Wellington Antônio Fagundes nasceu em Rondonópolis (MT) no dia 1º de junho de 1957, filho de João Antônio Fagundes e Minelvina Pereira Fagundes.

Veterinário formado pela Universidade Federal do Mato Grosso do Sul (UFMS) em 1980, nesse mesmo ano filiou-se ao Partido Democrático Social (PDS). Presidente da Associação Comercial e Industrial de Rondonópolis em 1982, três anos depois deixou o PDS e a presidência da associação, filiando-se ao Partido Democrático Trabalhista (PDT).

Em 1987, saiu do PDT e ingressou no Partido Liberal (PL). Dois anos depois, tornou secretário municipal do Planejamento de Rondonópolis.

Eleito deputado federal no pleito de outubro de 1990, em 1991 participou como titular das comissões de Defesa do Consumidor, Meio Ambiente e Minorias e Relações Exteriores.

Na sessão da Câmara dos Deputados de 29 de setembro de 1992, votou a favor do impeachment do presidente Fernando Collor de Melo. Collor foi acusado de crime de responsabilidade por ligações com um esquema de corrupção liderado pelo ex-tesoureiro de sua campanha presidencial Paulo César Farias. Afastado da presidência logo após a votação na Câmara, renunciou ao mandato em 29 de dezembro de 1992, pouco antes da conclusão do processo pelo Senado Federal, sendo efetivado na presidência da República o vice Itamar Franco, que já vinha exercendo o cargo interinamente desde 2 de outubro.

Nas principais matérias constitucionais apresentadas na Câmara dos Deputados ao longo da legislatura 1991-1995, votou a favor da criação do Fundo Social de Emergência (FSE), que permitia ao governo retirar recursos de áreas como saúde e educação para ter maior liberdade de administração das verbas, e da criação do imposto de 0,25% sobre transações bancárias, o Imposto Provisório sobre Movimentação Financeira (IPMF). Esteve ausente da votação sobre o fim do voto obrigatório.

Reeleito deputado federal em 1994 pelo PL, tendo como base eleitoral seu município natal, participou em 1995 da Comissão de Orçamento e Desenvolvimento Urbano e Interior.
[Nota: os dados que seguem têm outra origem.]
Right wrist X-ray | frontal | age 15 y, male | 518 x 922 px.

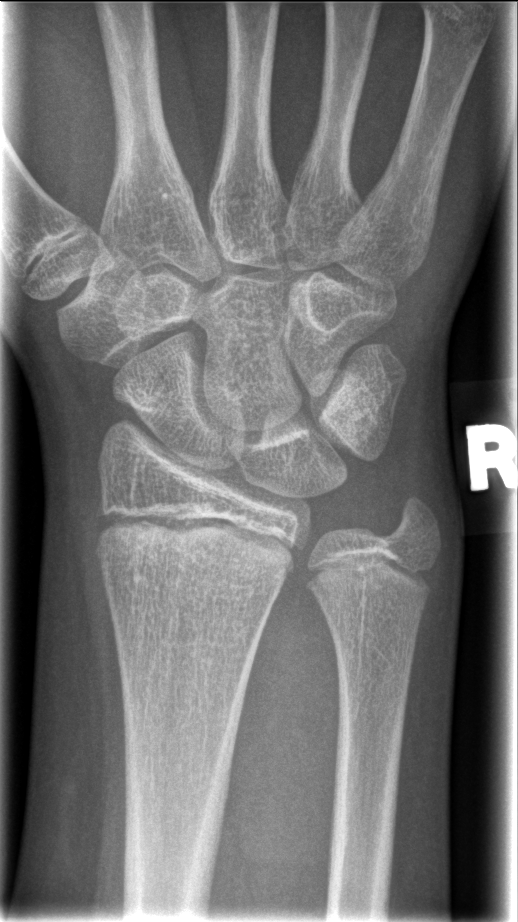 No fracture labeled.
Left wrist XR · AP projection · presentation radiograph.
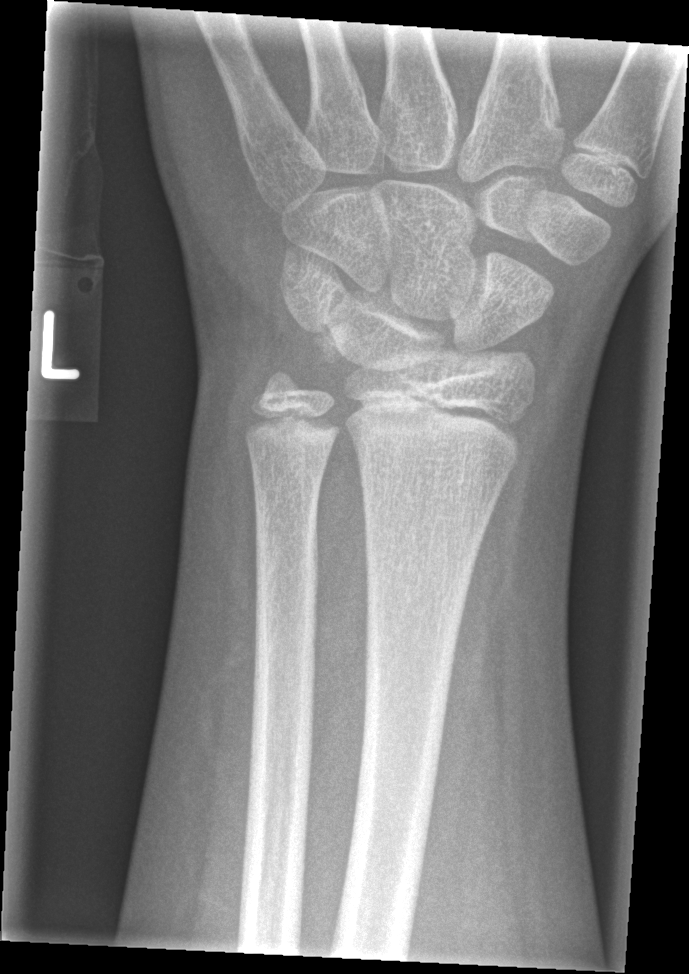
FINDINGS: Fx: none.
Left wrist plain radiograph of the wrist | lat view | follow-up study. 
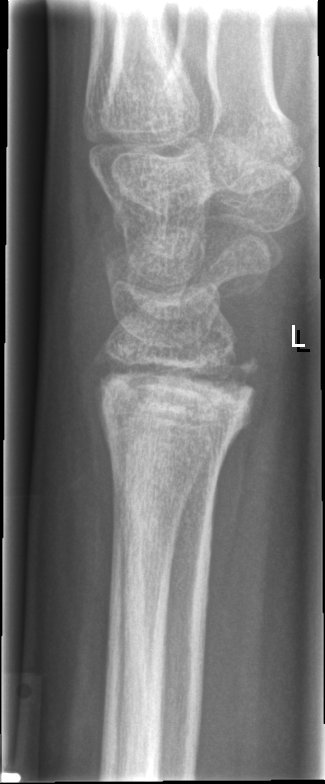 Q: What is the AO/OTA classification?
A: Fracture classified AO/OTA 23r-E/2.1; 23u-E/7
Q: Fracture present?
A: Bone fracture — 91,349,260,437
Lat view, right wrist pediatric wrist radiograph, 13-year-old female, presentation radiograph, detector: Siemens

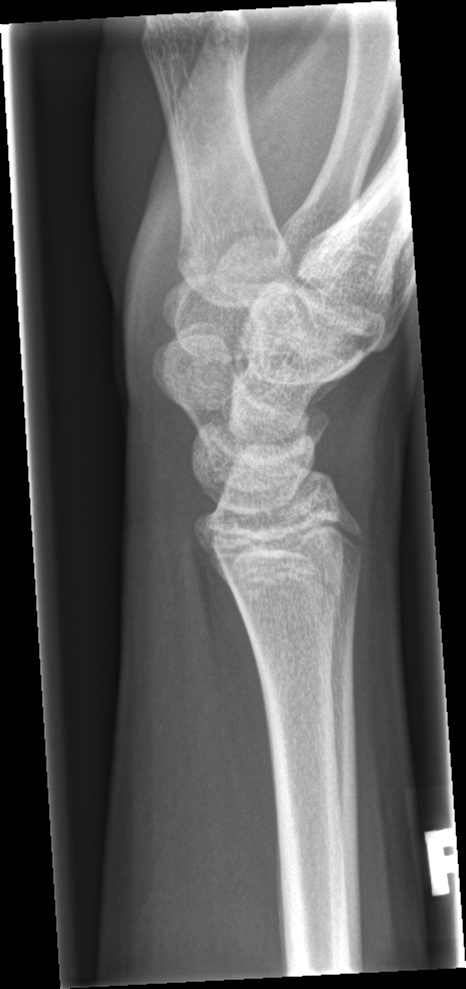
• Fracture: none labeled.
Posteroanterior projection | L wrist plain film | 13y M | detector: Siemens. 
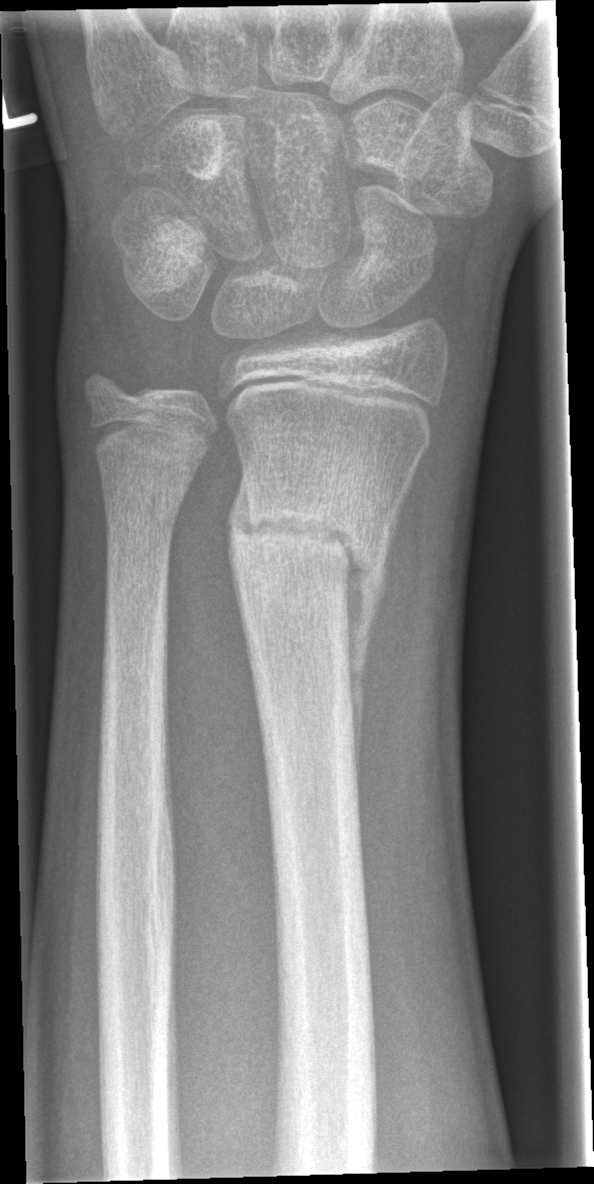

Fracture classified AO/OTA 23r-M/3.1; 23u-M/2.1.
Two periosteal new bone at [344, 487, 406, 804] [226, 465, 255, 608].
Bone fracture identified at [229, 486, 391, 611], [97, 482, 189, 540].

Nas votações às emendas constitucionais propostas pelo governo do presidente Fernando Henrique Cardoso, acompanhou a orientação da base parlamentar governista, votou a favor da abolição do monopólio estatal das telecomunicações e na exploração do petróleo e da quebra do monopólio dos estados na distribuição de gás canalizado. Também foi favorável à abertura da navegação de cabotagem às embarcações estrangeiras e ao fim de todas as diferenças jurídicas entre as empresas de capital nacional e aquelas de outros países.

Em novembro de 1995, votou a favor da prorrogação por 18 meses do Fundo Social de Emergência (FSE), rebatizado de Fundo de Estabilização Fiscal (FEF), que permitia que o governo gastasse 20% da arrecadação de impostos, sem que estas verbas ficassem obrigatoriamente vinculadas ao setores de saúde e educação.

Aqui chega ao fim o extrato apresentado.